ゆうがたヒーロー

日曜の朝でなくても誰だってヒーローに憧れてる

総括『わたし、定時で帰ります。』ベタなのにトリッキー!構成に脱帽。種田さん最高って話。

わたし、定時で帰ります。

 

吉高由里子主演の火曜ドラマ『わたし、定時で帰ります。』

先程無事に最終回を迎えました。

 

ハケンの品格』『家を売るオンナ』のようなバリバリのキャリアウーマンが様々な問題を颯爽と解決して「わたし、定時で帰ります。」と帰っていくドラマだと思って視聴しました。

ところが、そんな予想に反して「仕事はやるし、効率はいいけど熱意はない」ごく普通のOLが主役だった。

今どきの若いものや仕事人間、育休等の様々なことに対する偏見・・というか誇張はあるものの、オーソドックスなテーマをうまく解釈・構成した面白いドラマだった。

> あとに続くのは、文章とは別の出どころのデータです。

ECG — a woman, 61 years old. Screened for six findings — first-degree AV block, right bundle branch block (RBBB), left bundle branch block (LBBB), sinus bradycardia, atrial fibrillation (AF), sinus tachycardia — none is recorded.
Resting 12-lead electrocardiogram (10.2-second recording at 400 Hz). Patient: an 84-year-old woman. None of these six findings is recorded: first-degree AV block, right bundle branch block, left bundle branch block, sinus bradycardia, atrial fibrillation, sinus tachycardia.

僕がこのドラマの肝だと思うのは「定番テーマ×変化球構成」である。

 

◆定番テーマ

働き方改革や育休、過労死、セクハラ・・仕事にまつわるテーマは山ほどある。

その中でも特にオーソドックスなテーマに焦点を当ててひとつひとつ解釈を加えていく。

その上で各話の主役に当たる人物の悩みやあり方に向き合っていく。そうして信頼できる仲間を増やしていき、最終回に向けた総力戦を演出していく。

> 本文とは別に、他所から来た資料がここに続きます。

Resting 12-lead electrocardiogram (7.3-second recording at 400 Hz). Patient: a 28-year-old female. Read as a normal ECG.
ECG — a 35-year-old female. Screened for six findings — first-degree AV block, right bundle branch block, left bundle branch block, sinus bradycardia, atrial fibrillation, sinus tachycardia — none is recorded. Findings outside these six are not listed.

いわば、ラストにピークを持っていくため、ドラクエの仲間集めをしているような感じだ。

おおよその社内問題も一段落したところで、終盤に要注意人物の福永部長が動き出す。

明るく和やかな職場で露骨なまでにアップで映される「地獄」饅頭の文字。

そして、採算度外視の仕事が振られ社員が地獄のように苦しみ総力戦で片付ける。

このオーソドックスな構成がたまらない。

なんだかんだ、人ってのは「ベタ」に弱いのだ。

 

 

◆変化球構成

なんだかんだで「ベタ」が好き。しかしかといってあるあるネタをぶち込んだだけではどこかで観たことあるドラマの焼き直しにしかならない。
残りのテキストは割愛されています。